The stoppage of coal shipments had in the 17 days of the blockade cut in half the industrial output of the Western zones of the city. The West was in consequence preparing to fly coal into the city as well.

Count Folke Bernadotte, the U.N. mediator in the Palestine situation, stated that he had asked the Arabs and Israelis to extend the four-week truce set to expire the following Friday. He said that he had proposed demilitarization of Jerusalem and Haifa, in addition to the already stated proposal to have Trans-Jordan administer the Arab portion of Palestine under the U.N. partition plan and place Jerusalem under Arab control rather than international control. The U.N. would have the final say on immigration. It appeared that both Jews and Arabs had turned down the proposal, but the Arabs reportedly had given a counter-proposal and the Israelis were expected to do likewise.

Jews and Arabs exchanged gunfire for twelve hours in Jerusalem the previous day and both sides appeared to be preparing for resumption of hostilities.

An American Jew was arrested in Amman, Trans-Jordan, for not having a proper visa.

In Trieste, pro-Tito and pro-Russian supporters reportedly clashed.

The President's majority of delegates for the Democratic convention, set to start July 12 in Philadelphia, dwindled by 36 New Jersey delegates, led by Boss Frank Hague of Jersey City, committed instead to General Eisenhower, reducing the President's total to 640 pledged or claimed delegates, with 618 needed to nominate. But those claimed included 54 from California and 98 from New York, both of which delegations were looking for an alternative candidate to the President, with California supporting the draft-Eisenhower movement. The General had 110 pledged delegates to the President's 286.

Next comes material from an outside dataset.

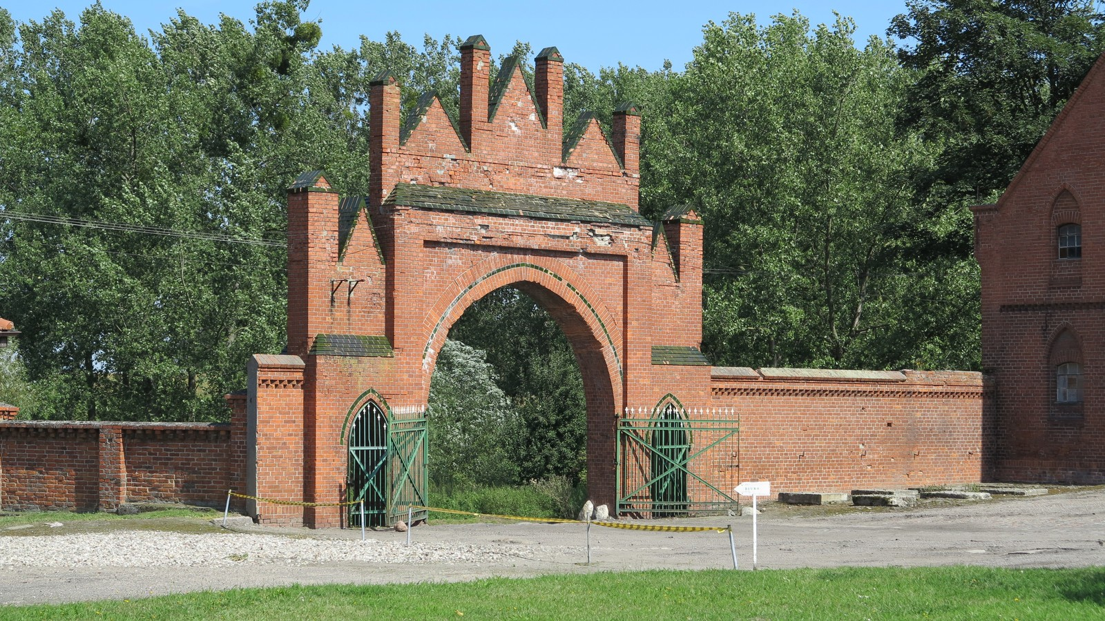 Mełno ogrodzenie
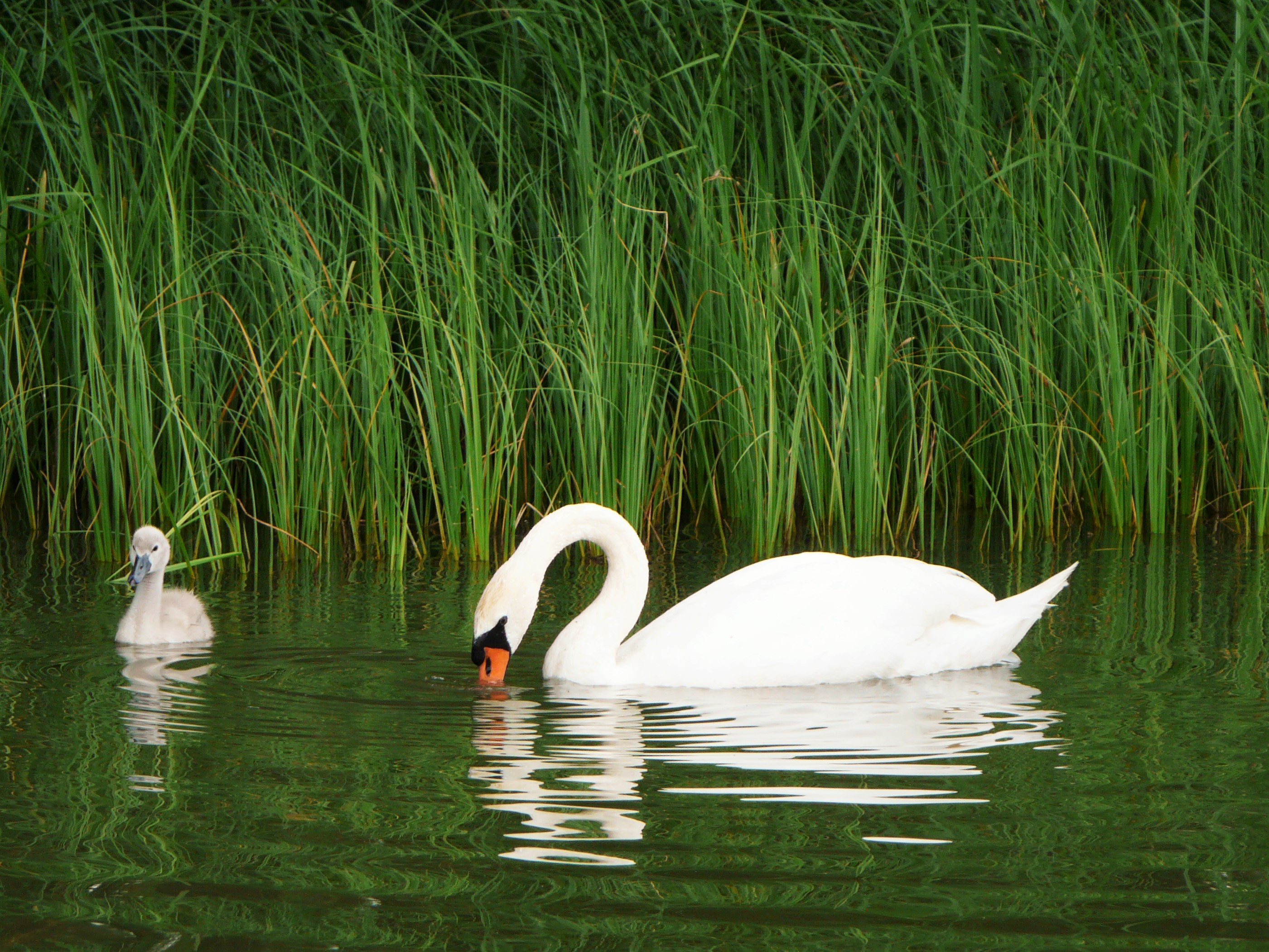 Obszar specjalnej ochrony ptaków: Puszcza Napiwodzko-Ramucka This is a photography of protected area with CRFOP ID PL.ZIPOP.1393.N2K.PLB280007.B

The captive coal mines had still formed no contract satisfactory to the UMW, as the possibility of strike loomed at midnight.

The National Safety Council reported that 355 persons had died in accidents during the weekend, 206 in traffic fatalities, 29 fewer than in 1947, though the counting was not yet done—especially in Riverside. There were two known deaths from fireworks and 106 drowning deaths. The deaths by states are listed. North Carolina had 6 traffic deaths, four drownings, and five deaths in miscellaneous accidents. Ohio, with 16 traffic deaths, led the nation in that category, followed by Michigan with 15, Pennsylvania with 14, California and Texas with 13 each, and New York with 10.

The Treasury's list of the highest paid persons in the country showed no million dollar salaries, the highest being $985,300 to theater owner Charles Skouras. Betty Grable received $229,300, the top salary for a woman. Bing Crosby got $325,000 from Paramount Pictures. Bob Hope was able to attract only a measly $275,000, but he didn't sing or have attractive legs. Ray Milland could have an expensive weekend or two with $229,166. Cary Grant could build a nice dream house on his earnings.

And so on and so forth.

In Charlotte, 46 cars had been stolen during the previous two months of operation of the Police Department's Auto Theft Squad, and 46 had been recovered.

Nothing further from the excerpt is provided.